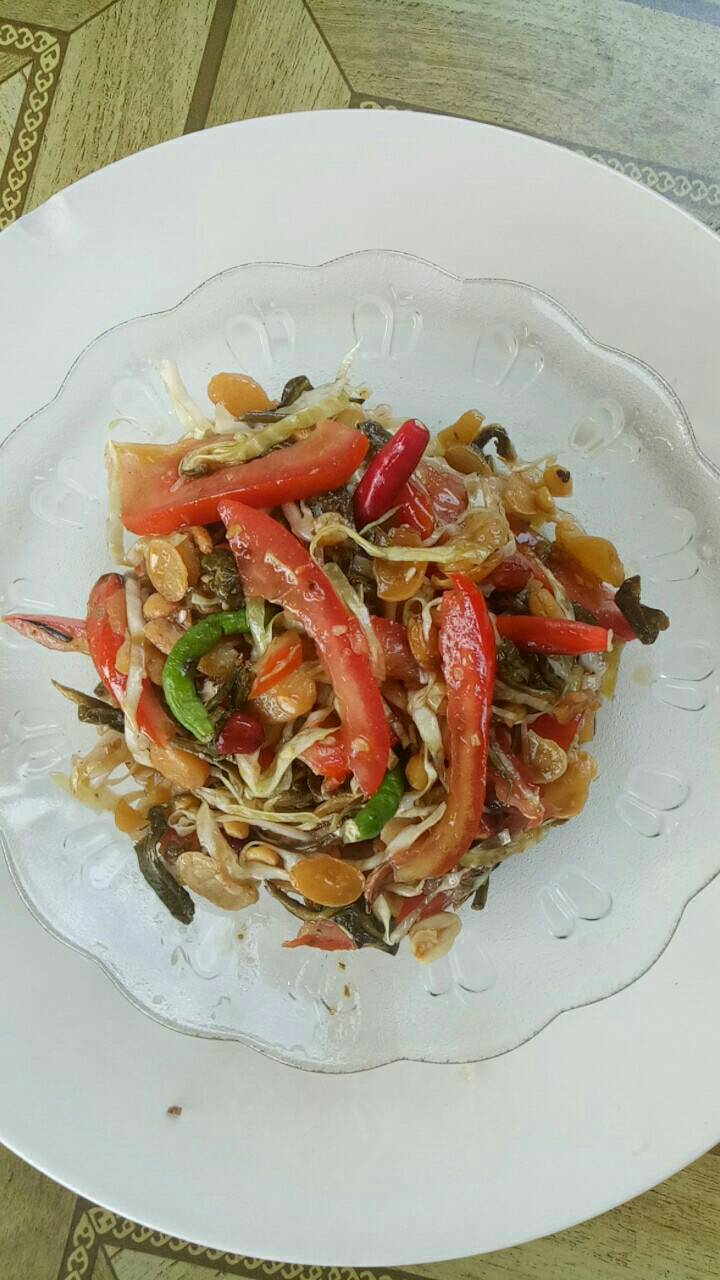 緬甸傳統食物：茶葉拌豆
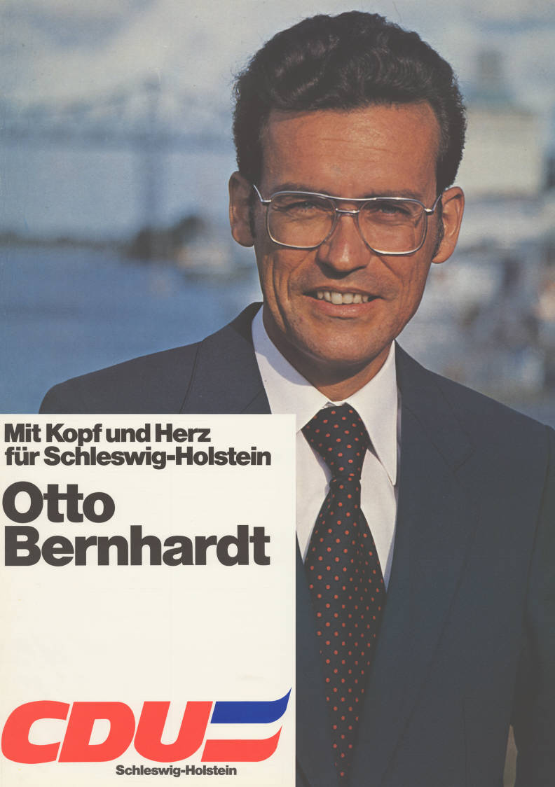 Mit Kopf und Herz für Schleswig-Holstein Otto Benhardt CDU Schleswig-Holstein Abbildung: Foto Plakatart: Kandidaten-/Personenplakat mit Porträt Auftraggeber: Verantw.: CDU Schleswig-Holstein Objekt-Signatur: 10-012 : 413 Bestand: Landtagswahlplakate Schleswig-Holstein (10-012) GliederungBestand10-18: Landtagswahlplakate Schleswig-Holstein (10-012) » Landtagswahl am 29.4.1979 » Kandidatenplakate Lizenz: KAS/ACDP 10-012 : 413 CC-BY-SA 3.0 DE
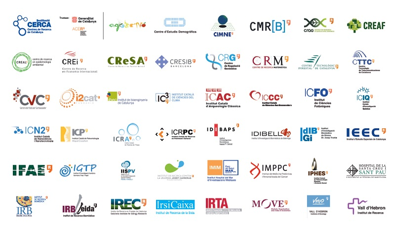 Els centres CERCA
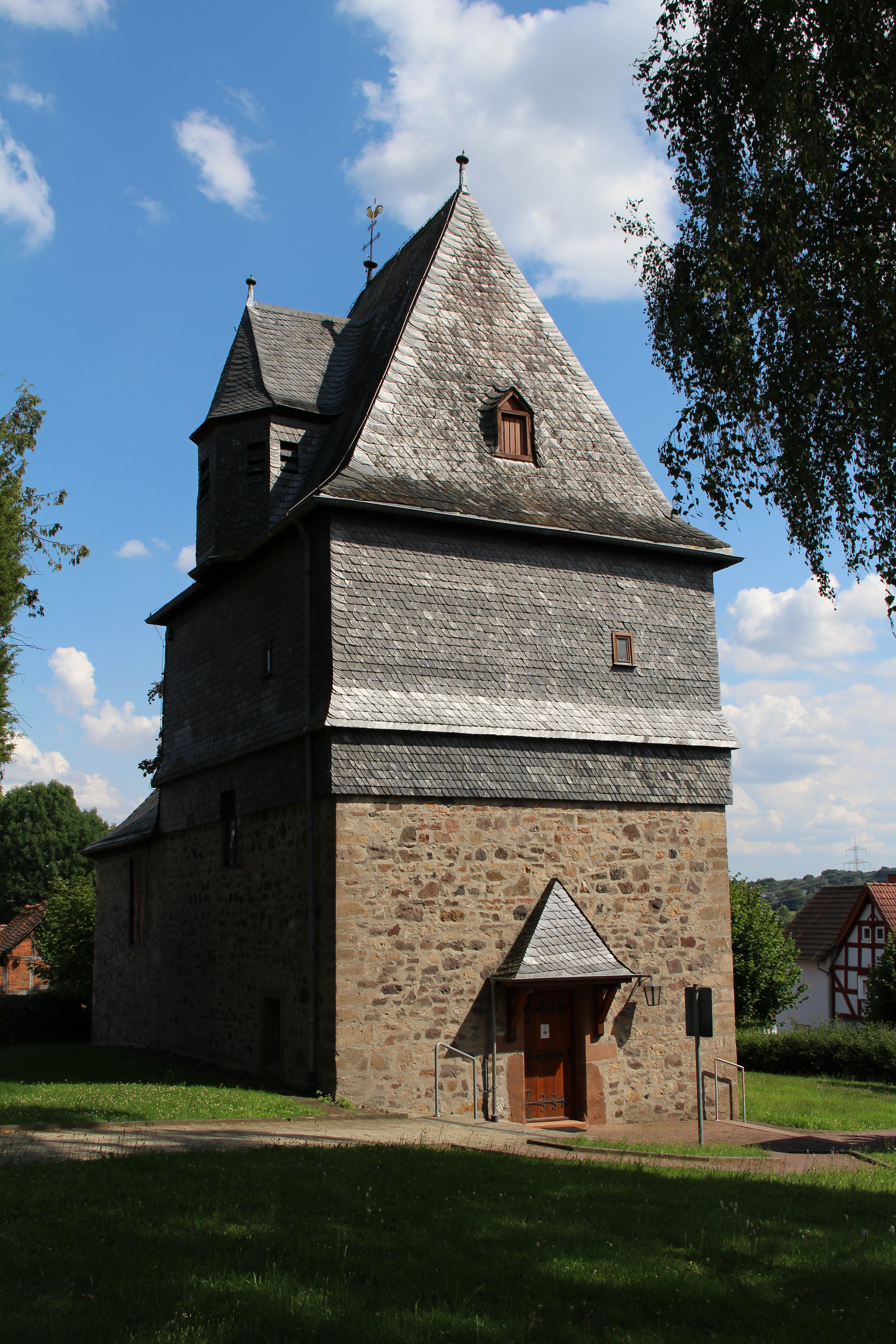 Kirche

........

§ Task item: Leaving the pictures aside, transcribe only the lines from the one containing "Mit Kopf und" to the final line of the listing above, inclusive, exactly as they appear.

§ Problem solution:
 Mit Kopf und Herz für Schleswig-Holstein Otto Benhardt CDU Schleswig-Holstein Abbildung: Foto Plakatart: Kandidaten-/Personenplakat mit Porträt Auftraggeber: Verantw.: CDU Schleswig-Holstein Objekt-Signatur: 10-012 : 413 Bestand: Landtagswahlplakate Schleswig-Holstein (10-012) GliederungBestand10-18: Landtagswahlplakate Schleswig-Holstein (10-012) » Landtagswahl am 29.4.1979 » Kandidatenplakate Lizenz: KAS/ACDP 10-012 : 413 CC-BY-SA 3.0 DE
 Els centres CERCA
 Kirche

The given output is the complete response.